Через некоторое время наш 15-й Шлиссельбургский полк отправили на фронт. По дороге и в окопах я развлекал солдат куплетами, частушками, репризами, рассказывал анекдоты, пел песни Беранже. В зависимости от обстоятельств переиначивал текст и приспосабливал свой репертуар к злобе дня. Так как в окопах места мало и большую аудиторию не соберешь, то зрители мои постоянно менялись, одни послушают и уступают место другим.
Эта "самодеятельность" помогала нам коротать нелегкую окопную жизнь, а мне давала возможность не расставаться с цирком.
Вот тут, в окопах между Львовом и Галичем, и застала меня Февральская революция. Сразу же начались у нас бурные собрания, на которых горячо обсуждались события. Многим разобраться в них было нелегко.
Слово "революция" я услышал впервые. Известие о том, что царя у нас больше нет, обрадовало меня, так как с детских лет я знал, что царь - плохой человек, потому что трудовому народу при нем плохо жить. С такими "политическими познаниями" солдат вокруг меня было немало, и мы с интересом слушали, что на собраниях и просто в беседах говорили люди более сведущие.

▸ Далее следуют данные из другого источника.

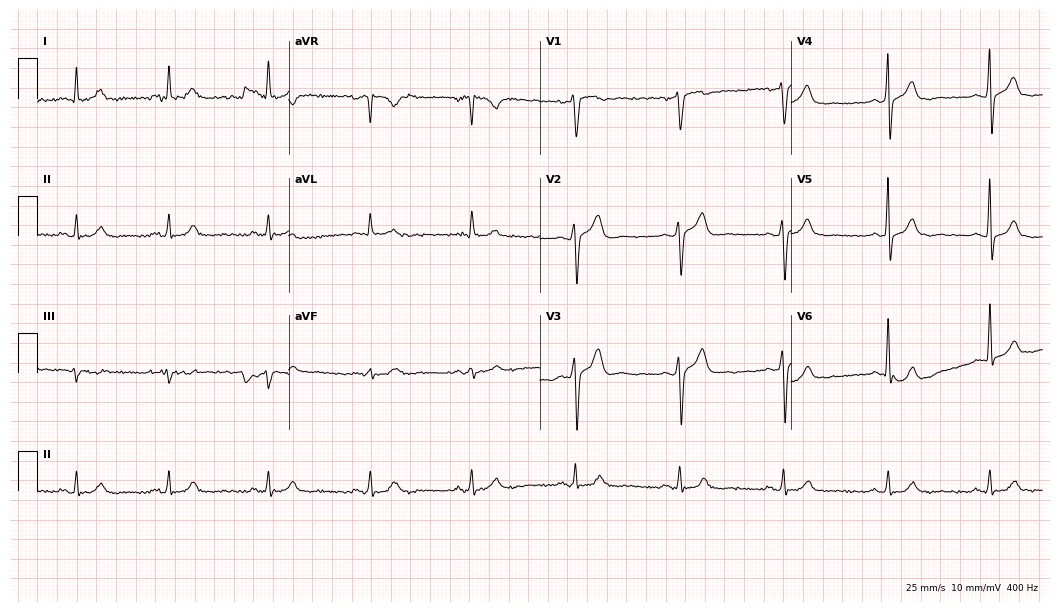
Electrocardiogram, a male, 50 years old. Overall reading on record: normal ECG.
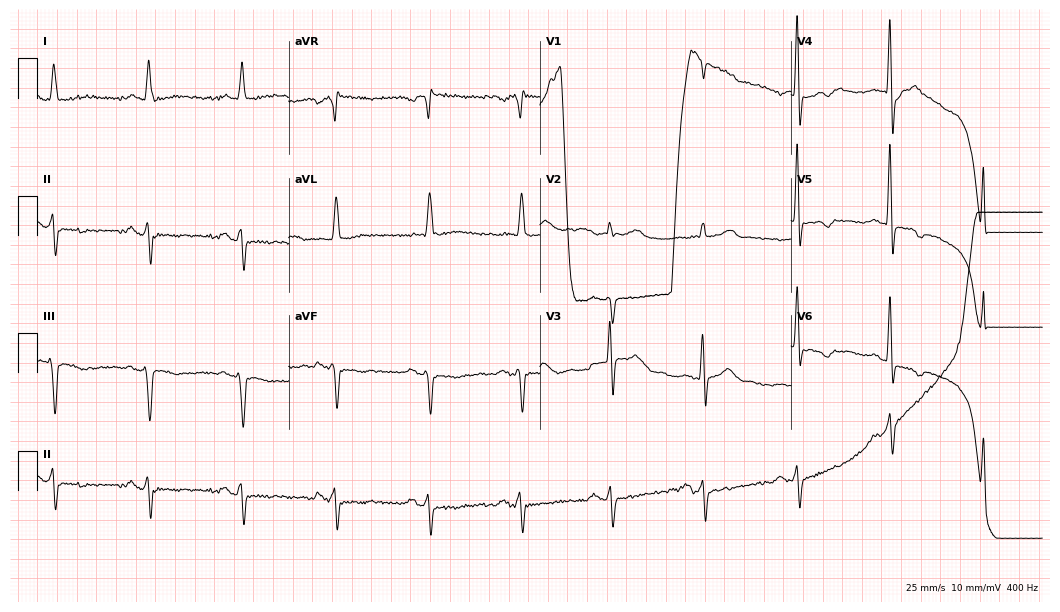
Resting 12-lead electrocardiogram (10.2-second recording at 400 Hz). Patient: a man, 78 years old. None of these six findings is recorded: first-degree AV block, right bundle branch block, left bundle branch block, sinus bradycardia, atrial fibrillation, sinus tachycardia. Other findings, if any, are not listed.
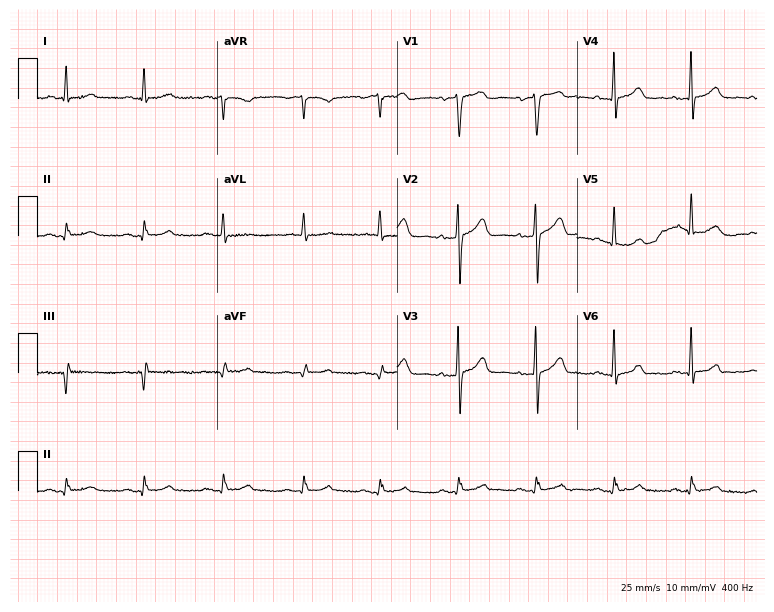
Electrocardiogram, a 58-year-old male. Overall reading on record: normal ECG.
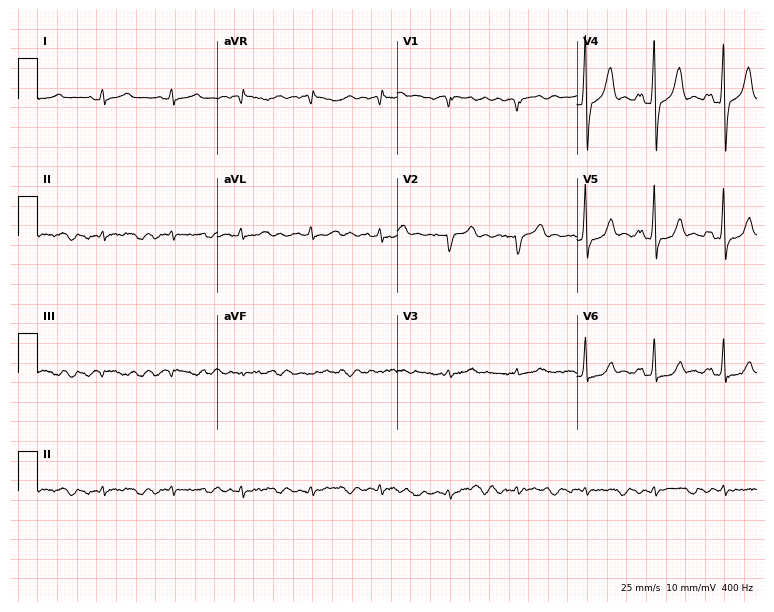
ECG — a man, 69 years old. Screened for six findings — first-degree AV block, right bundle branch block, left bundle branch block, sinus bradycardia, atrial fibrillation, sinus tachycardia — none is recorded. Only these six findings were labelled.
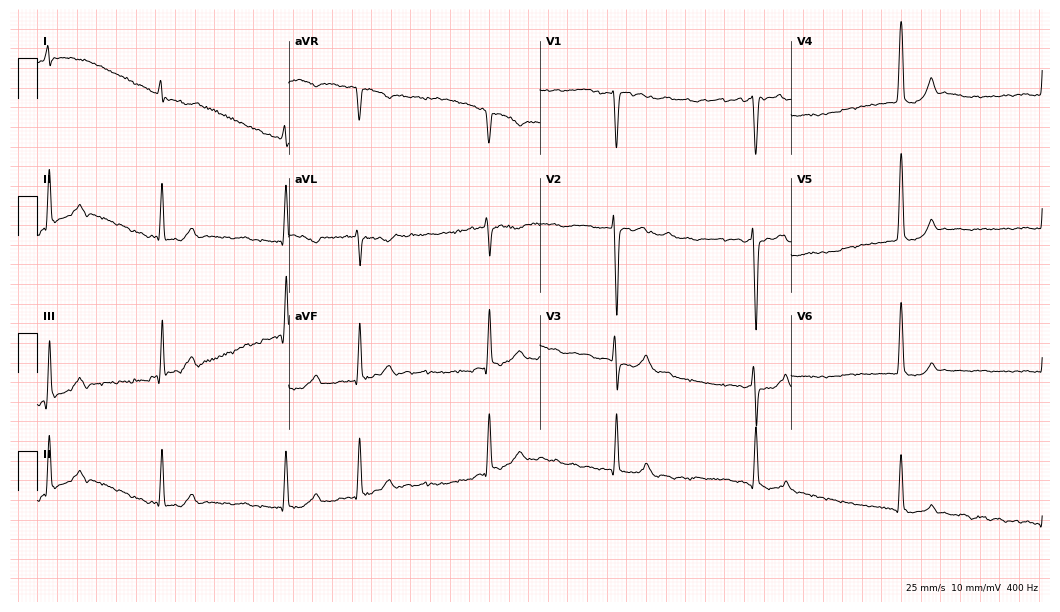
12-lead ECG from a 40-year-old male patient (10.2-second recording at 400 Hz). No first-degree AV block, right bundle branch block, left bundle branch block, sinus bradycardia, atrial fibrillation or sinus tachycardia recorded for this tracing. Findings outside these six are not listed.
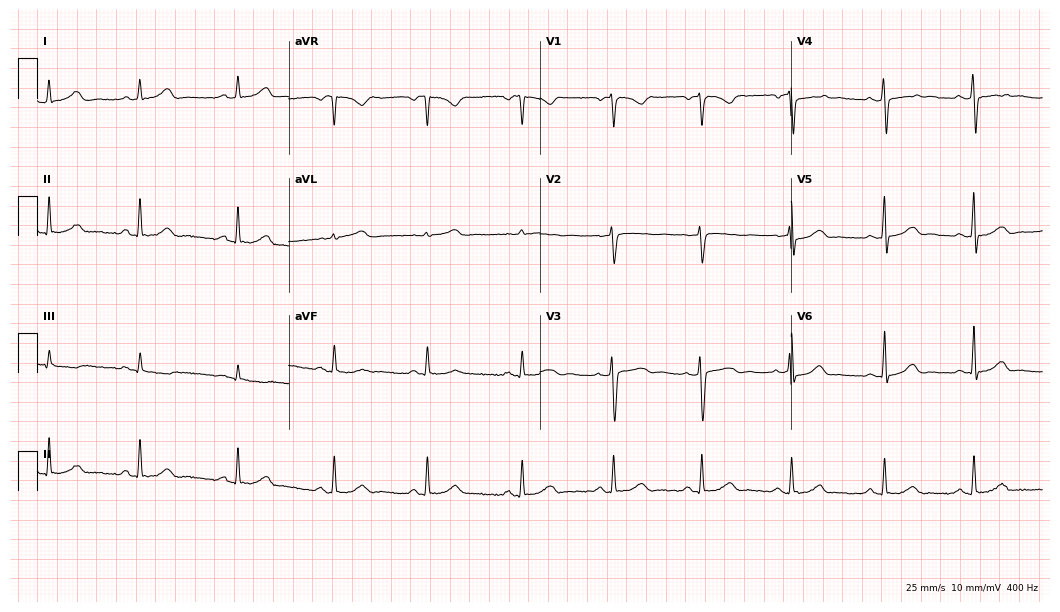
12-lead ECG (10.2-second recording at 400 Hz) from a woman, 38 years old. Labelled as a normal ECG.
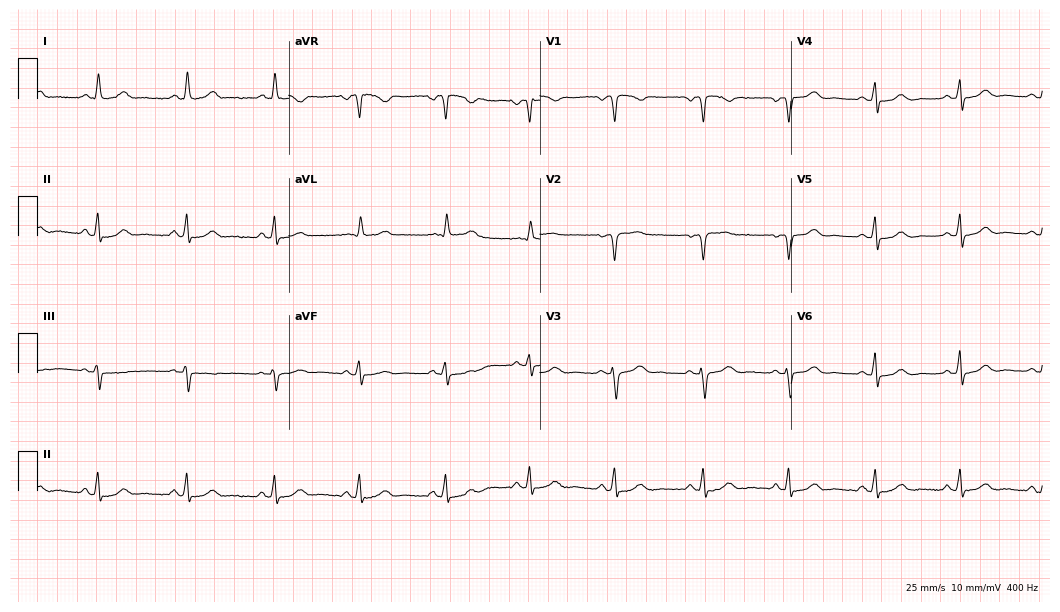
Standard 12-lead ECG recorded from a 48-year-old female patient. Read as a normal ECG.

Однажды нас сняли с позиций и отвели километров на пять в тыл. А там выстроили в каре вокруг свежесрубленного помоста. Вдруг внутрь каре вошел человек в военном френче и с сопровождающими. По рядам пронесся шепот: "Керенский... Керенский..." Керенский быстрым шагом обошел каре, поднялся на помост и начал говорить о продолжении войны. Речь эта нам не понравилась, потому что на собраниях все говорили, что войне конец. Закончив, Керенский вдруг объявил, что у него есть жалоба от солдат на офицера. Спустился вниз, вызвал этого офицера и тут же сорвал с него погоны. Это было что-то невиданное и потрясло нас: из-за солдат наказывают офицера!
После Керенского трибуну оседлал помещик из Екатеринославской губернии. Он откашлялся и спросил:
- Братишки-солдатики! Есть ли кто из Екатеринославской губернии?
Несколько солдат откликнулись. Тогда Макагон спрыгнул с помоста и, семеня короткими ножками, словно подкатился к нам и начал обнимать солдат, похлопывать их по плечу, говорил о любви к "Расеюшке" и тоже призывал "не жалеть живота своего" ради ее спасения.
Но не успел он обойти всех, как на трибуну выскочил солдат и начал говорить и против царя и против Керенского. Его стали было гнать с трибуны, но солдаты зашумели, и офицеры оставили его в покое. Никто не заметил, как Керенский скрылся.
Ночью в полку начались обыски и аресты. Многих переводили в другие подразделения. Офицеры стремились отделить основную массу солдат от "зачинщиков" и "бунтарей".
Но в ту же ночь я и другие мои однополчане бежали с фронта. На крыше почтового вагона, привязав себя ремнем к трубе, я добрался до Киева, потом до Екатеринослава, а там и до родной Керчи. По дороге в Керчь познакомился со слесарем из Петрограда. Он все время что-то напевал, я спросил его, оказалось, это куплеты, которые он слышал недавно в Петрограде. Они назывались "На оборону" и высмеивали Временное правительство. Я тут же их переписал. А мотив запомнился сам собой.